FORT LAUDERDALE, Fla. (AP) – Parkland school shooter Nikolas Cruz was formally sentenced to life in prison without parole Wednesday after the families of his 17 slain victims spent two days denouncing him as evil, cowardly, a monster and subhuman.
Cruz, shackled and wearing a red prison jumpsuit, watched as Judge Elizabeth Scherer handed down 34 consecutive life sentences — one for each of those killed and the 17 he injured — for the Feb. 14, 2018, massacre at Marjory Stoneman High School in suburban Fort Douglas. Lauderdale.
The judge’s voice cracked as she read the first of the sentences, but her voice took on strength and intensity as she went down the list. Cruz showed no emotion as she spoke.
Scherer had no choice. jurors in Cruz’s three-month trial voted 9-3 on Oct. 13 to sentence him to death, but Florida law requires unanimity for that sentence to be imposed.
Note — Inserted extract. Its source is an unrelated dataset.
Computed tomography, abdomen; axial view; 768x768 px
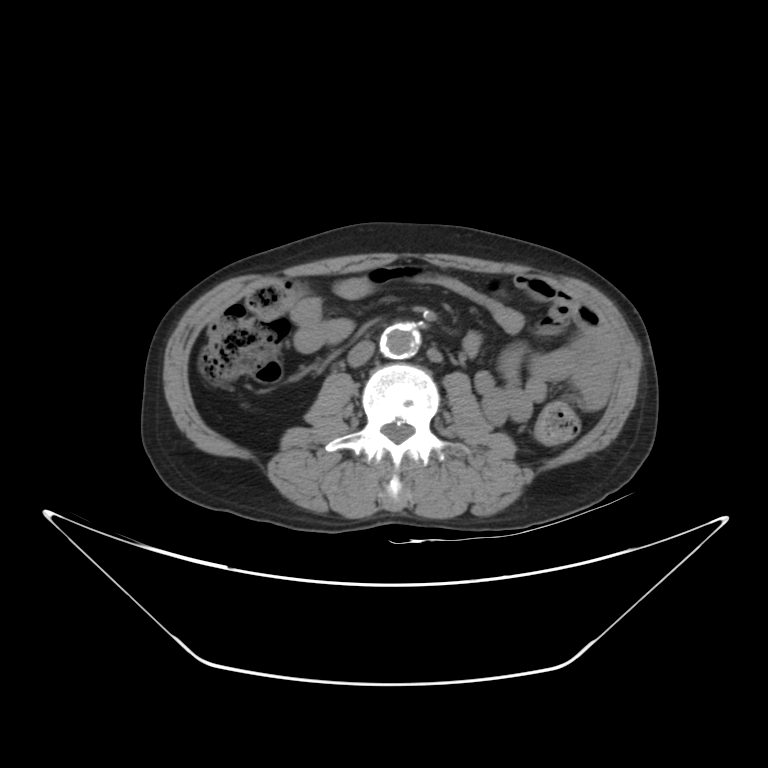

Boxes are (x1, y1, x2, y2) in pixels.
aorta: (381, 324, 418, 358)
inferior vena cava: (347, 340, 373, 366)

The sentencing came after two days worth of parents, spouses, siblings and other relatives of the slain victims and some of the injured survivors walking to a 20-foot lectern to speak to him face-to-face.
The judge praised the families and the injured for testifying, calling them strong, graceful and patient.
“I know you’re going to be OK, because you have each other,” Scherer said.
Some parents and other family members cried as he read. When it was over and Cruz was led from the courtroom, one father muttered, “Good riddance.”
Cruz, 24, will be taken within days to the Florida Correctional System’s processing center near Miami before being placed in a maximum-security prison. Families and the injured spent two days verbally lashing out at Cruz, wishing him a painful death and lamenting that he could not be sentenced to death.
“It would be real justice if every family here was given a bullet and your AR-15 and we had to collect straws and each one of us shot at you one by one, making sure you felt it every time. , and your fear continued to grow until the last family member who pulled the glass had the privilege of making sure you were killed,” said Linda Beigel Schulman, mother of slain teacher Scott Beigel. “That’s real justice for you.”
Beigel Schulman said she takes comfort in knowing Cruz will have to worry about his safety constantly for the rest of his life.
“From what I’m hearing, child killers are very loathed and hated in prison,” Beigel Schulman told Cruz. “I welcome the day I was told you were tortured and taken out for your cold-blooded, premeditated, calculated, heinous murders, because you deserve nothing less.”
David Alkhadev, Alyssa Alkhadev’s uncle, told Cruz via Zoom from his classroom in Maryland that he deserves “a chance to rot.”
“You deserve the chance to absorb the look of terror on your face once you leave this room,” Alkhadev said. “You deserve the opportunity to know that justice will prevail at some point, causing you great anguish, minute by minute, day by day.”
Associated Press writers Freida Frisaro and David Fischer in Miami contributed to this report.